Find all, as the name implies, is meant to find all matching substrings within your string. The problem I had though, was that it was not actually finding them all. Consider the following, where we have essentially two versions of a regex to find consecutive digits in a string.

import re

myStrings = ["523563" ,"100001" , "110000" , "552523" , "542361"]

reg_string_list = [  "\d\d", "[0-9][0-9]" ]

print("Learn Findall by Examples")

for ms in myStrings:
  print(ms)
  for reg in reg_string_list:
    result = re.findall(reg,ms)
    print("  " + reg + " : " + str(result) 

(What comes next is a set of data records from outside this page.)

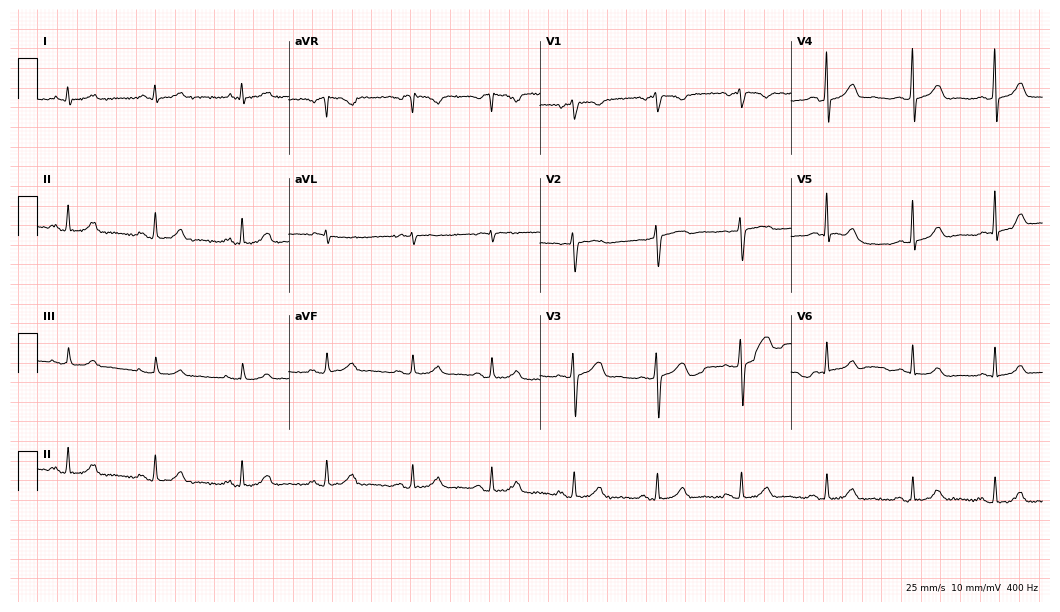
Resting 12-lead electrocardiogram (10.2-second recording at 400 Hz). Patient: a 41-year-old female. Read as a normal ECG.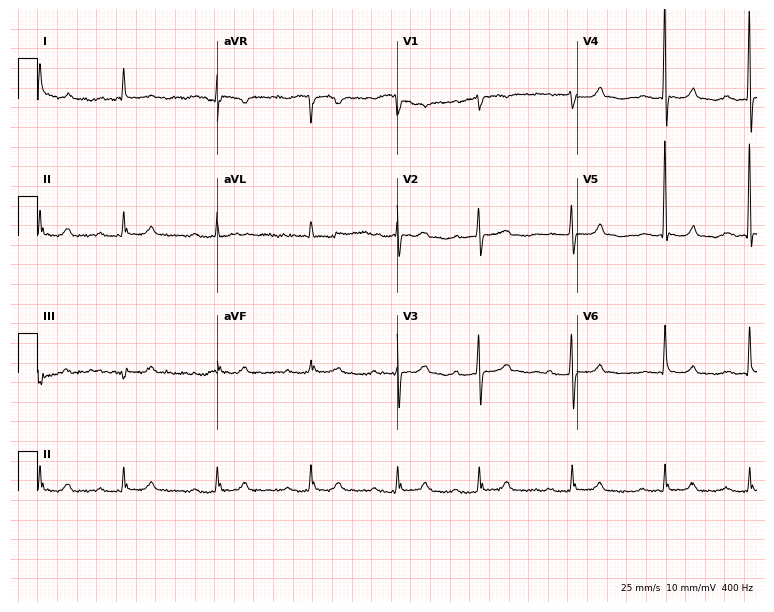
12-lead ECG (7.3-second recording at 400 Hz) from an 82-year-old female patient. Screened for six findings — first-degree AV block, right bundle branch block, left bundle branch block, sinus bradycardia, atrial fibrillation, sinus tachycardia — none is recorded.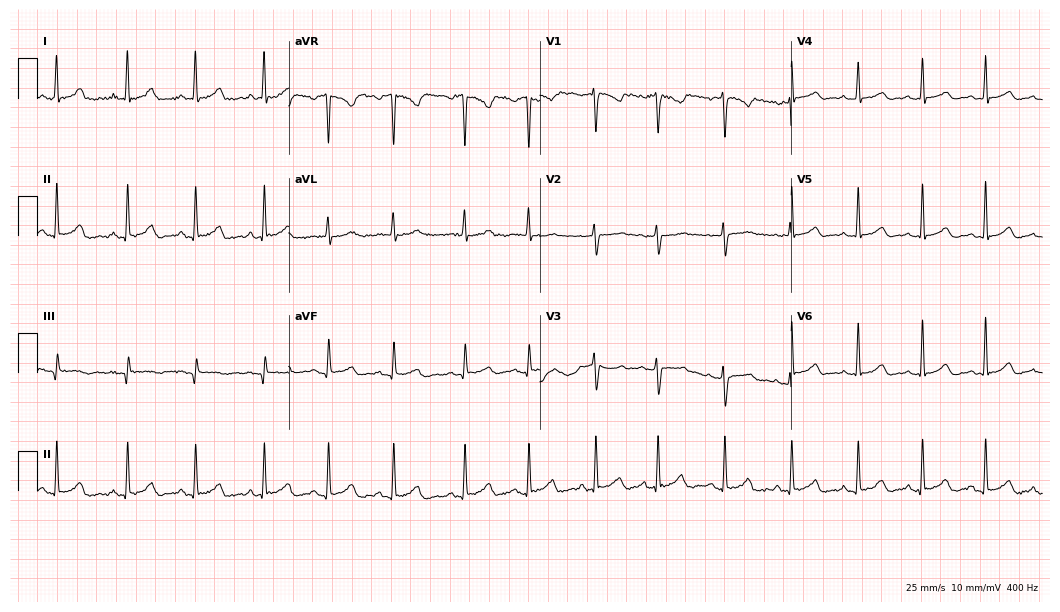
Resting 12-lead electrocardiogram. Patient: a 26-year-old female. Read as a normal ECG.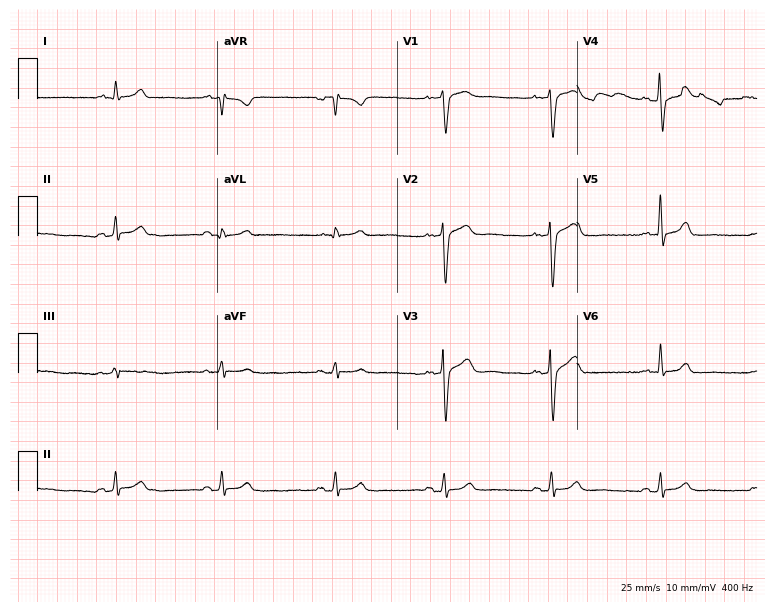
Resting 12-lead electrocardiogram (7.3-second recording at 400 Hz). Patient: a 43-year-old man. None of these six findings is recorded: first-degree AV block, right bundle branch block, left bundle branch block, sinus bradycardia, atrial fibrillation, sinus tachycardia. Other findings, if any, are not listed.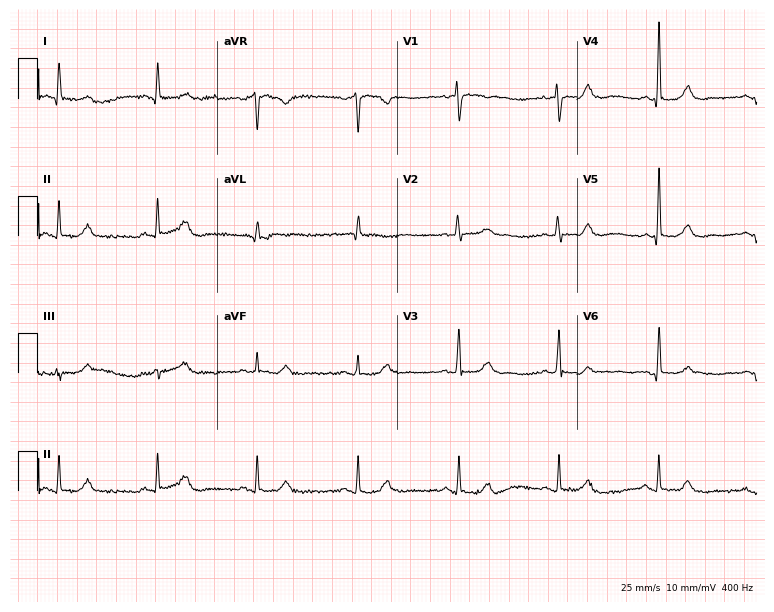
12-lead ECG (7.3-second recording at 400 Hz) from a woman, 58 years old. Labelled as a normal ECG.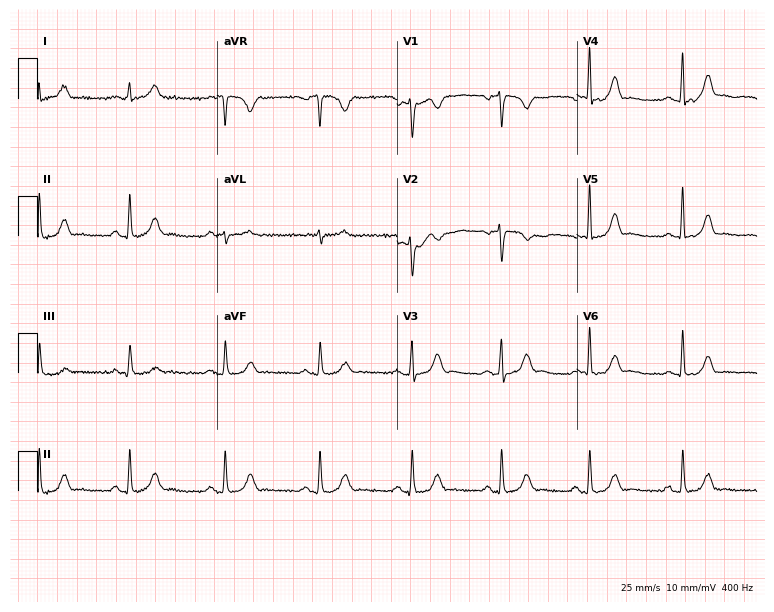
12-lead ECG from a female patient, 37 years old. Labelled as a normal ECG.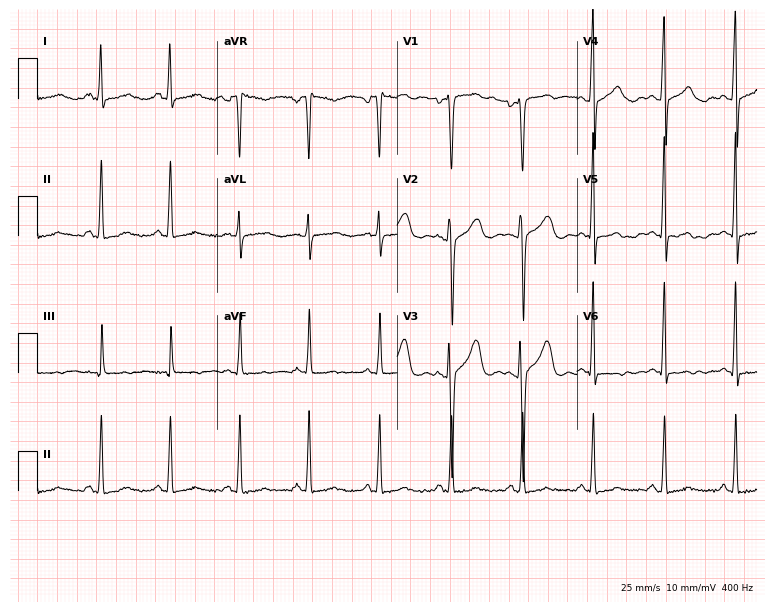
Electrocardiogram (7.3-second recording at 400 Hz), a woman, 40 years old. Of the six screened findings (first-degree AV block, right bundle branch block, left bundle branch block, sinus bradycardia, atrial fibrillation, sinus tachycardia), none is recorded.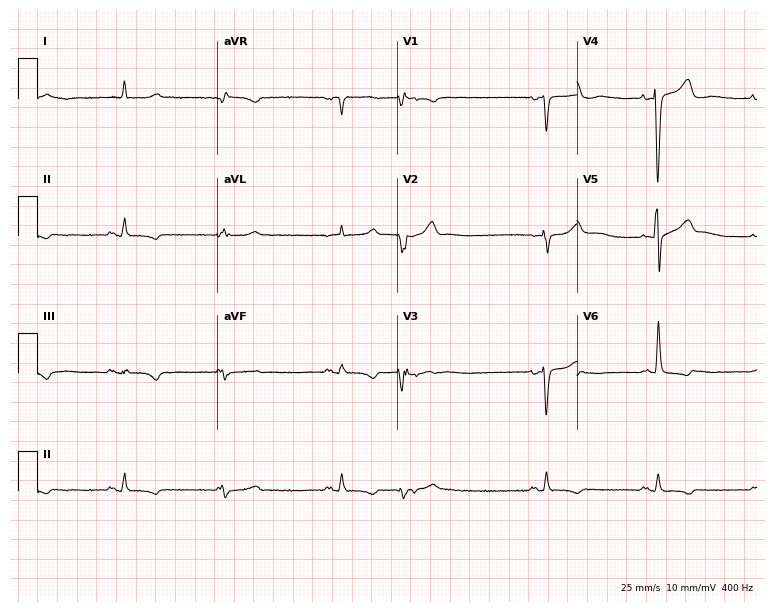
Electrocardiogram (7.3-second recording at 400 Hz), an 80-year-old woman. Of the six screened findings (first-degree AV block, right bundle branch block, left bundle branch block, sinus bradycardia, atrial fibrillation, sinus tachycardia), none is recorded. Findings outside these six are not listed.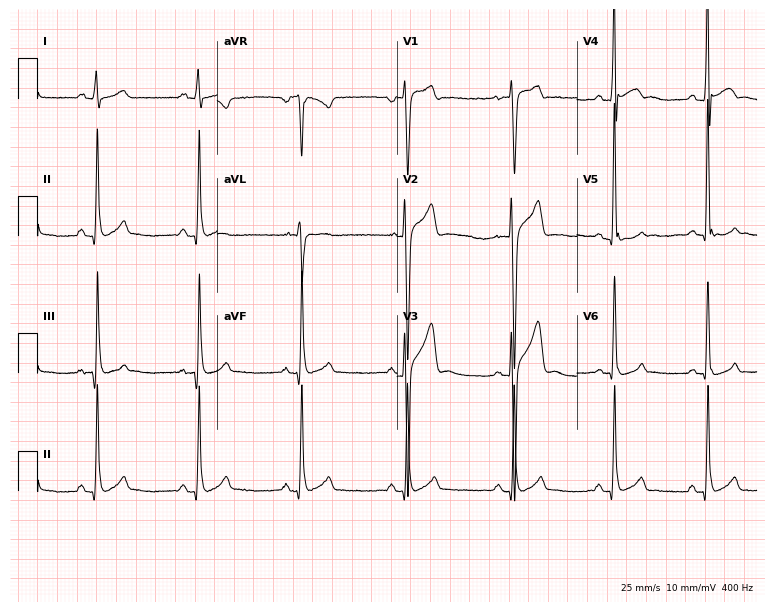
ECG — a 21-year-old male. Labelled as a normal ECG.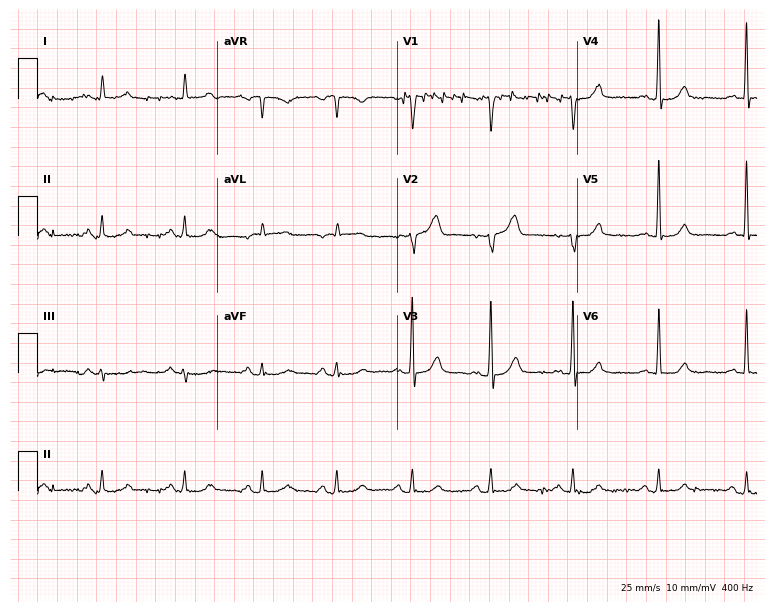
Resting 12-lead electrocardiogram (7.3-second recording at 400 Hz). Patient: a 52-year-old male. Read as a normal ECG.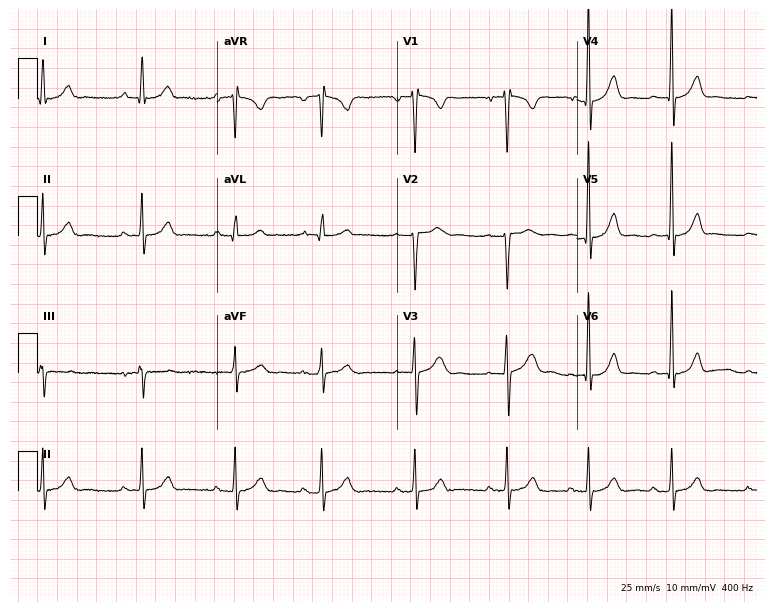
12-lead ECG (7.3-second recording at 400 Hz) from a man, 21 years old. Screened for six findings — first-degree AV block, right bundle branch block (RBBB), left bundle branch block (LBBB), sinus bradycardia, atrial fibrillation (AF), sinus tachycardia — none is recorded. Only these six findings were labelled.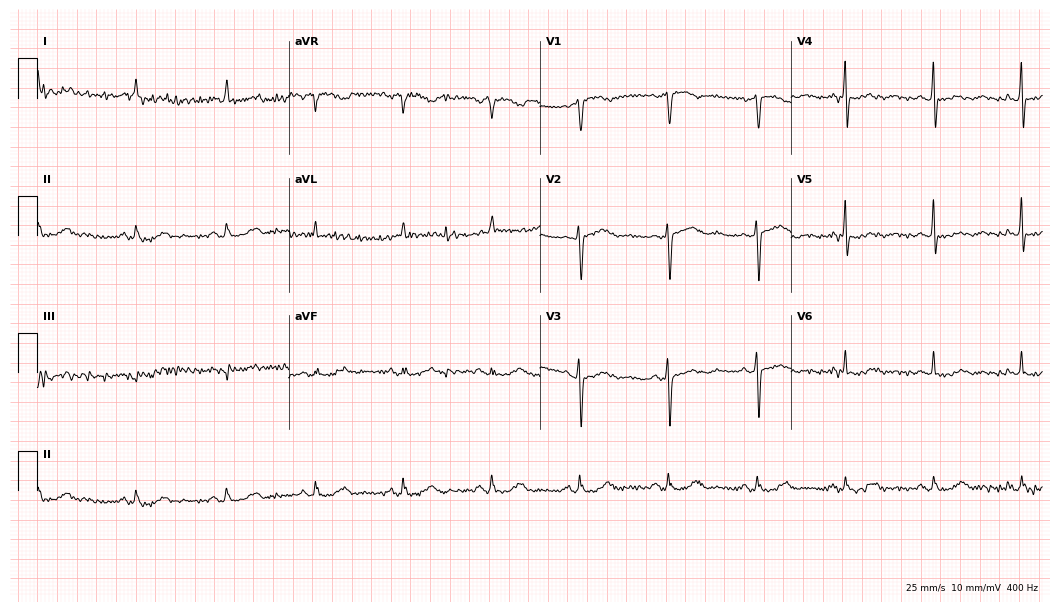
Standard 12-lead ECG recorded from a 71-year-old woman (10.2-second recording at 400 Hz). None of these six findings is recorded: first-degree AV block, right bundle branch block, left bundle branch block, sinus bradycardia, atrial fibrillation, sinus tachycardia.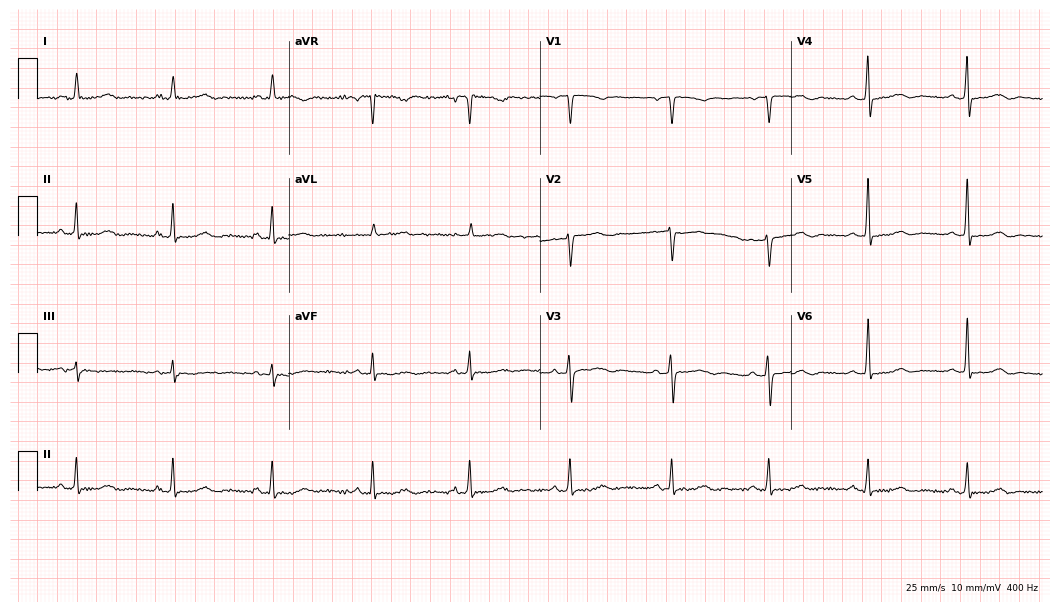
Electrocardiogram (10.2-second recording at 400 Hz), a female patient, 78 years old. Overall reading on record: normal ECG.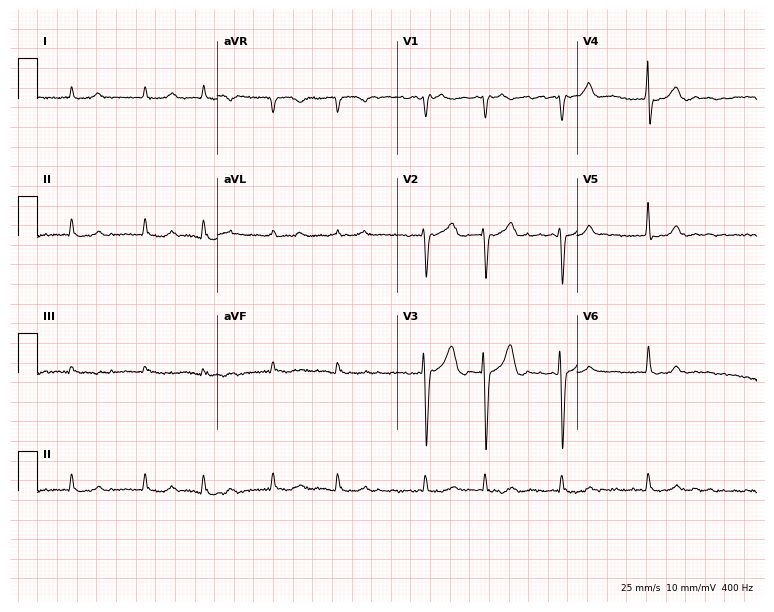
12-lead ECG from a female patient, 83 years old. Findings include atrial fibrillation.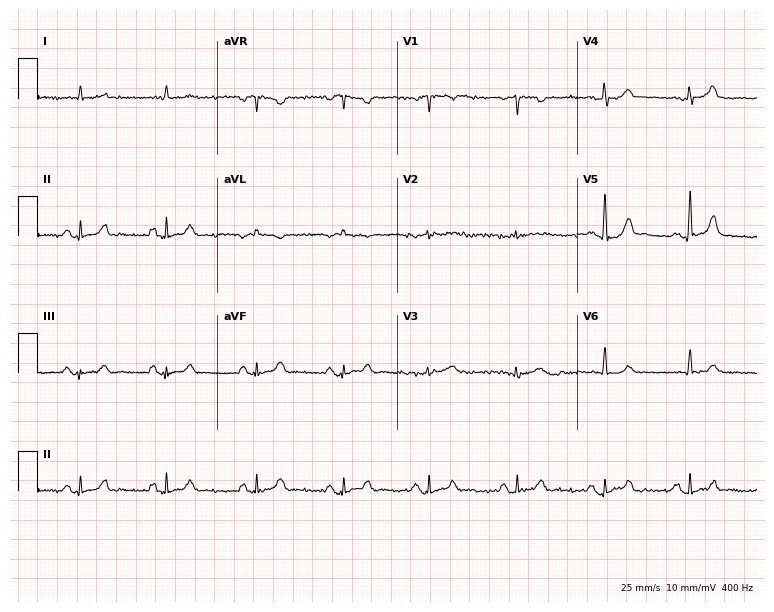
ECG — a woman, 71 years old. Labelled as a normal ECG.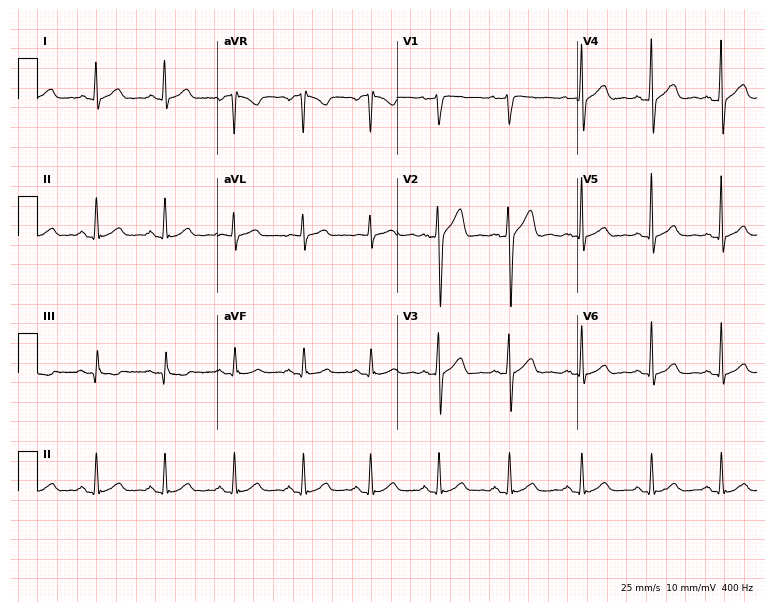
12-lead ECG from a 40-year-old man (7.3-second recording at 400 Hz). Recorded interpretation: within normal limits.

When we run this, we can see that it only finds non-overlapping pairs. This is because the regex is consuming the string as it goes.

python3 regex.py
Learn Findall by Examples
523563
  \d\d : ['52', '35', '63'] 3
  [0-9][0-9] : ['52', '35', '63']
100001
  \d\d : ['10', '00', '01'] 3
  [0-9][0-9] : ['10', '00', '01'] 
110000
  \d\d : ['11', '00', '00'] 3
  [0-9][0-9] : ['11', '00', '00'] 
552523
  \d\d : ['55', '25', '23'] 3
  [0-9][0-9] : ['55', '25', '23'] 
542361
  \d\d : ['54', '23', '61'] 3
  [0-9][0-9] : ['54', '23', '61'] 

We can prevent this by using the “?=…” construct, which does not consume the string as it goes, allowing us to find all pairs.

import re

myStrings = ["523563" ,"100001" , "110000" , "552523" , "542361"]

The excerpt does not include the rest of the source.